Jüngst bejubelte Wiens Wirtschaftskammerchef, Walter Ruck, den auch bundesweiten Tourismusrekord 2024: Fast 47 Millionen Ankünfte aus- und inländischer Gäste ergaben 154 Millionen Nächtigungen. Rund 8,1 Millionen dieser Gäste kamen nach Wien (Rang 2 nach Tirol), nach Vorarlberg circa 2,7 Millionen (Rang 8). Ins Zwei-Millionen-Bundesland Wien (414 km2) quetschten sich also übers Jahr fast 20.000 Personen zusätzlich pro Quadratkilometer, ins Ländle (~410.000 Einwohner auf 2600 km2) nur gut 1000. Auch wenn man einschränkt, dass hier der Dauersiedlungsraum (Flächen für Wohnen, Wirtschaft, Verkehr, Kultur, Freizeit, auch agrarische Zonen; also Gebiete, wo Leute im Alltag mehr oder weniger umgehen) nach Abzug von Gebirge, Wald, Ödland nur ein Fünftel der Landesfläche beträgt, so verdünnt sich der Zustrom dennoch stärker als in Wien.
Ruck sagte, dass in Wien sogar „noch mehr geht“: Man müsse Leute auch in andere Gegenden lenken und in schwächeren Reisezeiten anlocken.
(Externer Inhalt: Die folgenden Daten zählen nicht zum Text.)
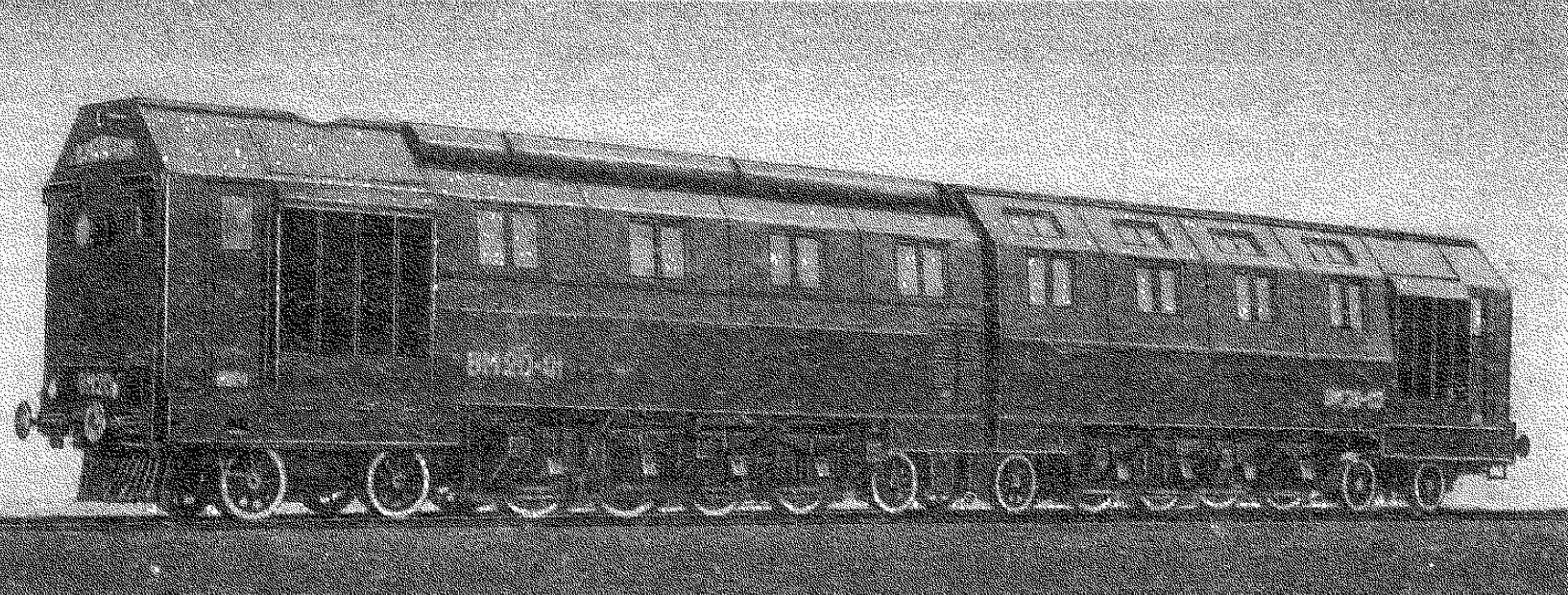 Двухсекционный тепловоз ВМ

Viel Spaß! Viele Bezirke wie Meidling, Brigittenau, Favoriten sind mäßig attraktiv, ja werden oft mit dem Präfix „Problem“ versehen, dort zieht‘s nicht einmal andere Wiener so hin. Und die Zeiten der Halb-Flaute will man auch stopfen mit Rollkoffer-Rumplern und Schlangestehern? In Medien gab es Kritik: Man dürfe „die Toleranz der Wiener nicht überschätzen“, die Stimmung sei an der Kippe. Stichwort: Overtourism.
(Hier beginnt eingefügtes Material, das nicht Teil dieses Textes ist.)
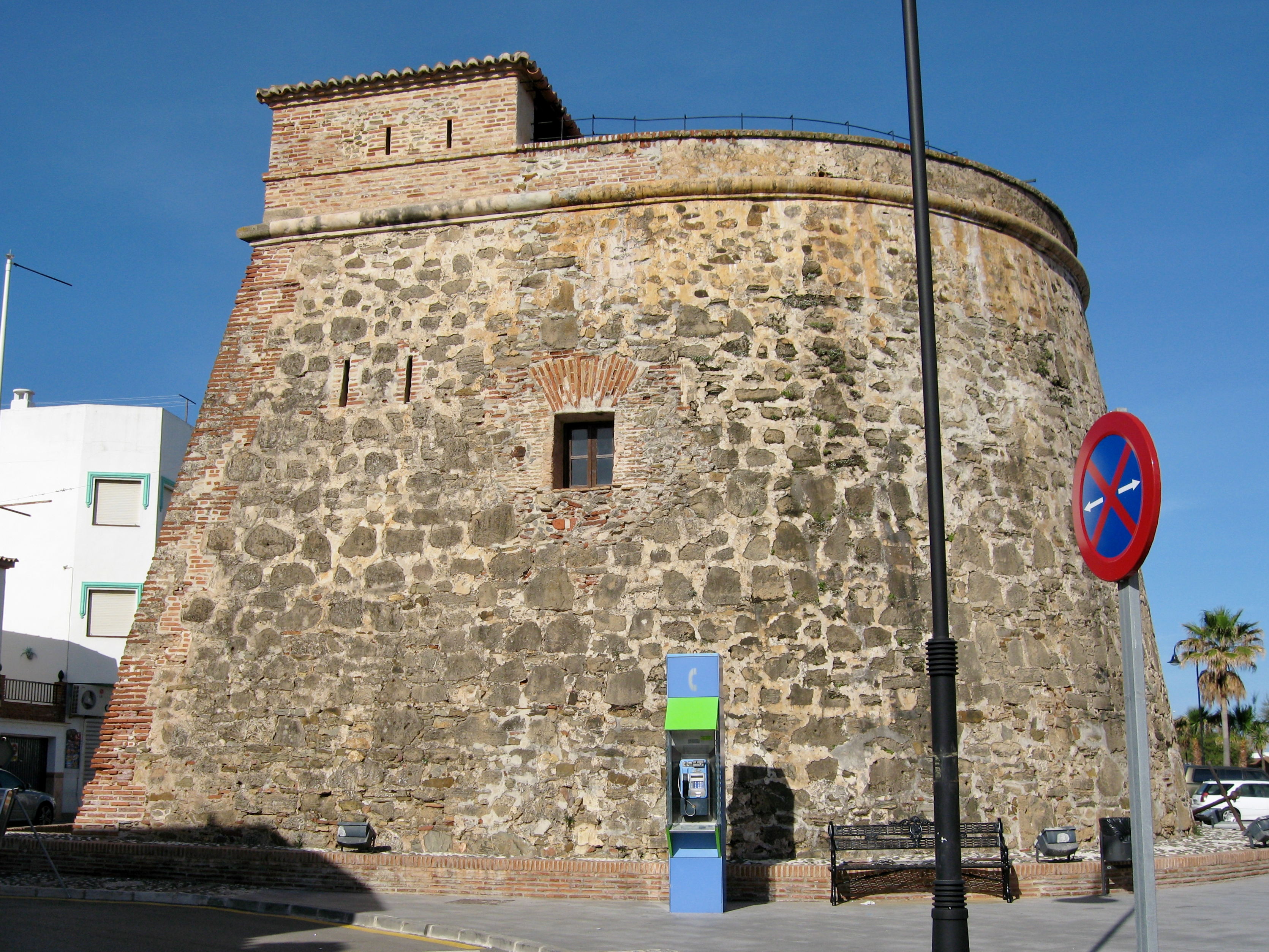 Wachturm (Torres Vigias) von La Cala, Gemeinde Mijas, Provinz Málaga, Andalusien, Spanien

Tourismus ist auch in Vorarlberg wichtig, er verursachte zuletzt fast 20 Prozent der Wertschöpfung. Aber es bleibt im Rahmen. In Bregenz, in manchen Tälern und Berggebieten mag es saisonal wuseln, klar sind da die Staus in die Schigebiete, aber echt: kein Vergleich zu Wien! Es scheint in V auch keine gröbere Overtourism-Debatte zu geben.
Gut, dass es manche Magnete hier eben nicht gibt: Keine Prunkbauten imperialen Formats, keine Riesenkirchen und -Museen, keine gehypten Kaffeehäuser, keine endlosen Shoppingmeilen, wo man ohnehin großteils globale Massenware findet, von Breitling über Dior bis Swarovski. Dafür sind in V sagenhafte Bergwelten, lauschige Ufer, der Milchpilz, der Radweg im Tal der Bregenzer Ach, die Rankler Bergkirche, die Üble Schlucht, Viktorsberg, die Feldkircher Altstadt, die tausendjährige Eibe von Tosters, das Rheinbähnle, das Kunsthaus Bregenz, Käs, Riebel, Moscht, Subirer. Der Pfänder und das Bänkle am Hennabühel. Und selten Massen.
Reicht doch. Drum ist’s entspannter hier und macht einen glücklich.